Millions of spouses leave the workforce every year to care for children or elderly parents, a move that can jeopardize retirement security. But if one partner is working, a spousal individual retirement account (IRA) can help close the gap.
As long as one spouse has earned income and the couple files a joint tax return, the working spouse can contribute to an IRA under the nonworking spouse’s name. That makes a spousal IRA an ideal retirement-savings tool for spouses who plan to take a pause from their careers, says Madison Sharick, a certified financial planner in Pittsburgh.
In instances in which one spouse has no taxable income, the working spouse can contribute up to the annual contribution limit to a spousal IRA; in 2024, it’s $7,000, or $8,000 for those who are 50 or older. The total contribution to a spousal IRA can’t exceed the taxable income reported on the couple’s joint federal tax return. The account is owned by the nonworking spouse, regardless of who contributes to the account, and is his or hers to keep, even if the marriage ends in divorce.
Contributing to a spousal IRA could make a big difference in the owner’s retirement security. An analysis by T. Rowe Price found that an annual contribution of $7,000 would be worth more than $307,056 in 20 years, assuming an average annual return of 7 percent. The IRS adjusts IRA contribution limits every year to account for inflation, so your total could be larger if you contribute the maximum to the IRA.

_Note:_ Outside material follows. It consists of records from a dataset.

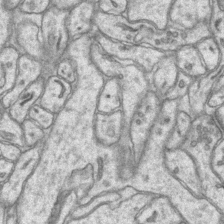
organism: Mouse
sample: CA1 Hippocampus
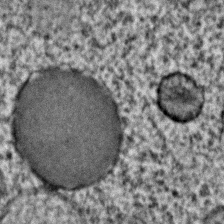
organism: C. elegans
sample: C. elegans embryo
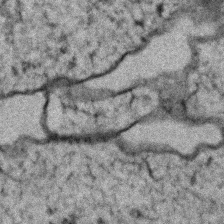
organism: Zebrafish
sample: Zebrafish embryo
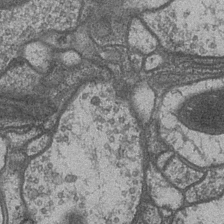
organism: Drosophila
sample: Optic medulla
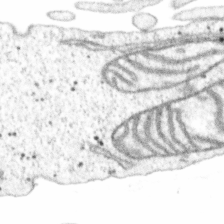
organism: Human
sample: HeLa cells
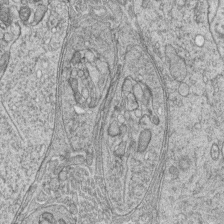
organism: Zebrafish
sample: synaptic ribbons in rod cells and cone cells
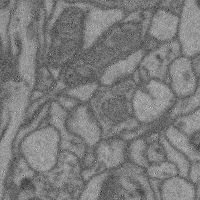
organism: Mouse
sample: Cerebral cortex
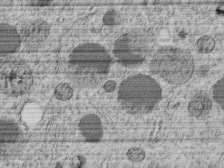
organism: C. elegans
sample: C. elegans embryo early stage
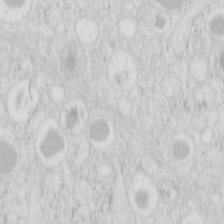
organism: Mouse
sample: Pancreas
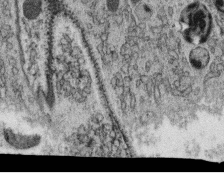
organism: C. elegans
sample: C. elegans oocyte; sperm cells
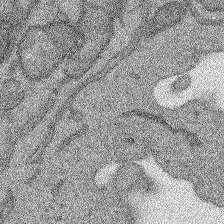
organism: Human
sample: HeLa cells
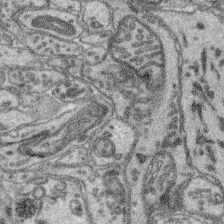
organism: Mouse
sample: Retina
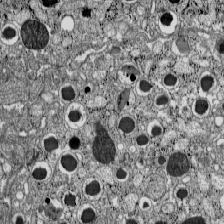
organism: C57BL Mouse
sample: Pancreatic islet
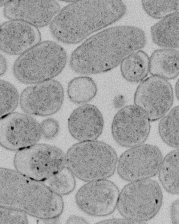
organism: E. coli
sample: Bacterial nucleoid
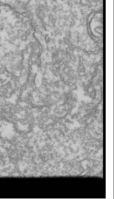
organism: Drosophila
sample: Cell division; meiosis; drosophila spermatocytes
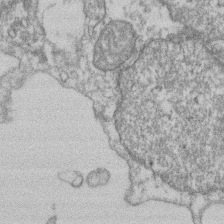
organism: Mouse
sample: T cell stromal cell synapse
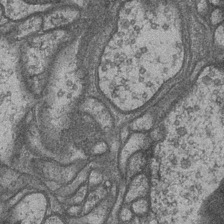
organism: Drosophila
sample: Optic medulla
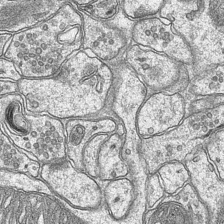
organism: Mouse
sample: CA1 Hippocampus
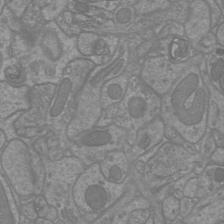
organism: Mouse
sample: Cortical neurons
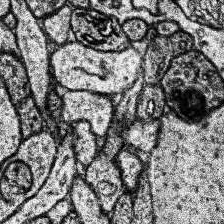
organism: Human
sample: Temporal Lobe
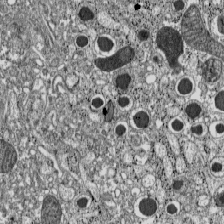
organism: C57BL Mouse
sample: Pancreatic islet
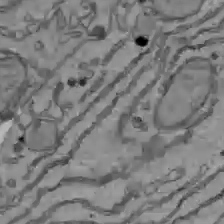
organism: C57BL Mouse
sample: Liver
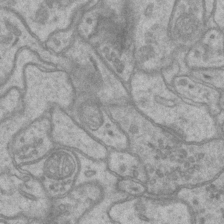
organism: Mouse
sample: CA1 Hippocampus
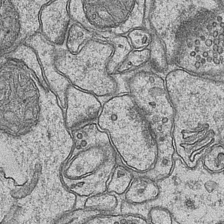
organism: Mouse
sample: CA1 Hippocampus
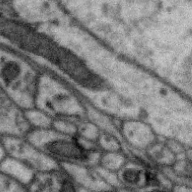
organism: Zebra finch
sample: Brain
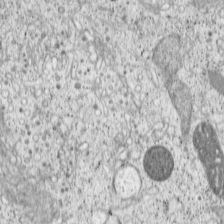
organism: African green monkey
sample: COS-7 cells
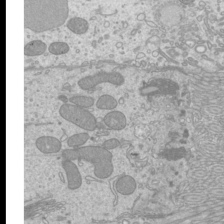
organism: Mouse
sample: Cilia; mouse epididymis
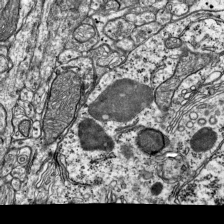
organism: Mouse
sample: Visual Cortex
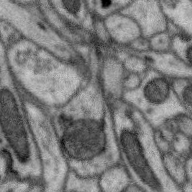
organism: Zebra finch
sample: Brain

In addition to boosting the nonworking spouse’s savings, contributions to a spousal IRA can reduce the couple’s tax bill by allowing them to save more for retirement on a tax-advantaged basis, says Jeff McDermott, a certified financial planner in Saint Johns, Fla. Like regular IRAs, spousal IRAs come in two flavors: traditional and Roth. Contributions to a traditional spousal IRA are pretax; withdrawals are taxed as ordinary income, and they’re subject to a 10 percent penalty if the owner withdraws funds before age 59½. Traditional IRAs are also subject to required minimum distributions, which currently kick in at age 73.
Contributions to a spousal Roth IRA are made with after-tax dollars, but withdrawals of earnings and contributions are tax-free as long as the IRA owner is 59½ or older and has owned the Roth for at least five years. And you don’t have to take RMDs from a Roth. However, as with regular Roth IRAs, spousal Roth IRAs are subject to income limits on contributions. For 2024, married couples with modified adjusted gross income (MAGI) of less than $230,000 can make the full contribution to a spousal Roth IRA. Couples with MAGI of at least $230,000 and less than $240,000 can make a reduced contribution, while couples with MAGI of $240,000 or more are ineligible to contribute to a Roth.
You can open a spousal IRA with a brokerage firm, just as you would with a regular IRA. You can allocate the funds to various investments based on your age and risk tolerance.